Change-Id: I29046c2c4bbf5b402d47112753515416ce8c83cc
Reviewed-on: https://skia-review.googlesource.com/c/skcms/+/698183
Reviewed-by: Kevin Lubick <kjlubick@google.com>
Commit-Queue: Brian Osman <brianosman@google.com>
diff --git a/build.ninja b/build.ninja
index faed2c6..11f1e47 100644
--- a/build.ninja
+++ b/build.ninja
@@ -25,7 +25,6 @@
subninja ninja/gcc.xsan
subninja ninja/android
-subninja ninja/android.fp16
subninja ninja/android.nofp16
subninja ninja/android.lsan
subninja ninja/android.portable
diff --git a/ninja/android.fp16 b/ninja/android.fp16
deleted file mode 100644
index 058a54a..0000000
--- a/ninja/android.fp16
+++ /dev/null
@@ -1,3 +0,0 @@
-mode = .fp16
-extra_cflags = -march=armv8.2a+fp16 -DSKCMS_OPT_INTO_NEON_FP16 -Wno-implicit-float-conversion
-include ninja/android
diff --git a/skcms.cc b/skcms.cc
index 246c08a..3940c0a 100644
--- a/skcms.cc
+++ b/skcms.cc
@@ -2403,10 +2403,6 @@
#define N 8
template <typename T> using V = Vec<N,T>;
using Color = float;
-#elif defined(__ARM_FEATURE_FP16_VECTOR_ARITHMETIC) && defined(SKCMS_OPT_INTO_NEON_FP16)
- #define N 8
- template <typename T> using V = Vec<N,T>;
- using Color = _Float16;
#else
#define N 4
template <typename T> using V = Vec<N,T>;
diff --git a/src/Transform_inl.h b/src/Transform_inl.h
index 350f6a2..17324b2 100644
--- a/src/Transform_inl.h
+++ b/src/Transform_inl.h
@@ -54,9 +54,6 @@
#if __ARM_FP & 2
#define USING_NEON_F16C
#endif
- #if defined(__ARM_FEATURE_FP16_VECTOR_ARITHMETIC) && defined(SKCMS_OPT_INTO_NEON_FP16)
- #define USING_NEON_FP16
- #endif
#endif
// These -Wvector-conversion warnings seem to trigger in very bogus situations,
@@ -132,12 +129,7 @@
// When we convert from float to fixed point, it's very common to want to round,
// and for some reason compilers generate better code when converting to int32_t.
// To serve both those ends, we use this function to_fixed() instead of direct cast().
-#if defined(USING_NEON_FP16)
- // NEON's got a F16 -> U16 instruction, so this should be fine without going via I16.

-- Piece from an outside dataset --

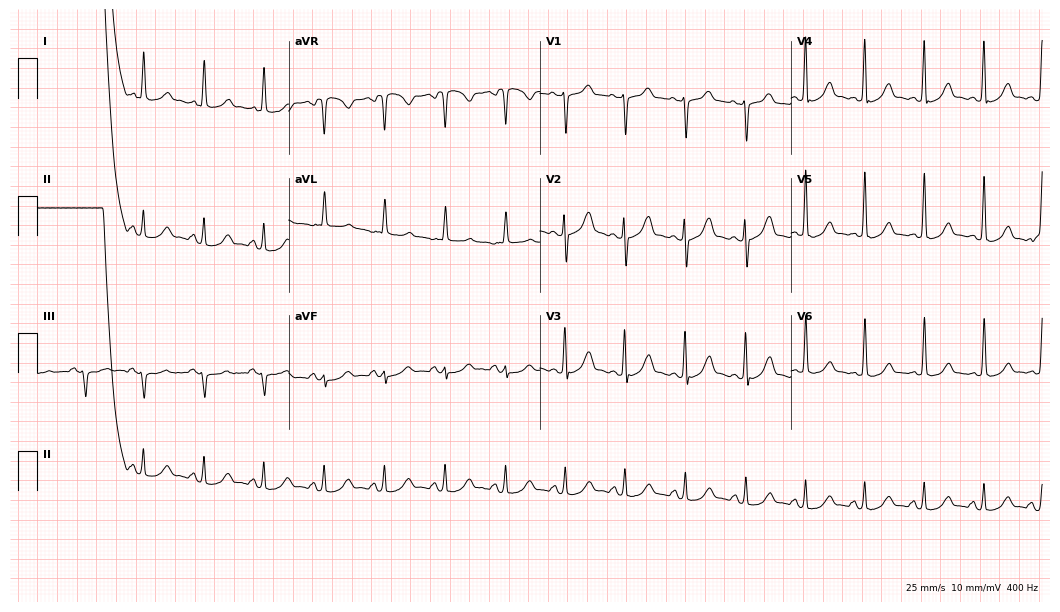
Electrocardiogram, a woman, 62 years old. Of the six screened findings (first-degree AV block, right bundle branch block, left bundle branch block, sinus bradycardia, atrial fibrillation, sinus tachycardia), none is recorded.

- SI U16 to_fixed(F f) { return cast<U16>(f + 0.5f); }
-#else
- SI U32 to_fixed(F f) { return (U32)cast<I32>(f + 0.5f); }
-#endif
+SI U32 to_fixed(F f) { return (U32)cast<I32>(f + 0.5f); }
// Sometimes we do something crazy on one branch of a conditonal,
@@ -158,9 +150,7 @@
SI F F_from_Half(U16 half) {
-#if defined(USING_NEON_FP16)
- return bit_pun<F>(half);
-#elif defined(USING_NEON_F16C)
+#if defined(USING_NEON_F16C)
return vcvt_f32_f16((float16x4_t)half);
#elif defined(USING_AVX512F)
return (F)_mm512_cvtph_ps((__m256i)half);
@@ -187,9 +177,7 @@
__attribute__((no_sanitize("unsigned-integer-overflow")))
#endif
SI U16 Half_from_F(F f) {
-#if defined(USING_NEON_FP16)
- return bit_pun<U16>(f);
-#elif defined(USING_NEON_F16C)
+#if defined(USING_NEON_F16C)
return (U16)vcvt_f16_f32(f);
#elif defined(USING_AVX512F)
return (U16)_mm512_cvtps_ph((__m512 )f, _MM_FROUND_CUR_DIRECTION );
@@ -208,11 +196,7 @@
}
// Swap high and low bytes of 16-bit lanes, converting between big-endian and little-endian.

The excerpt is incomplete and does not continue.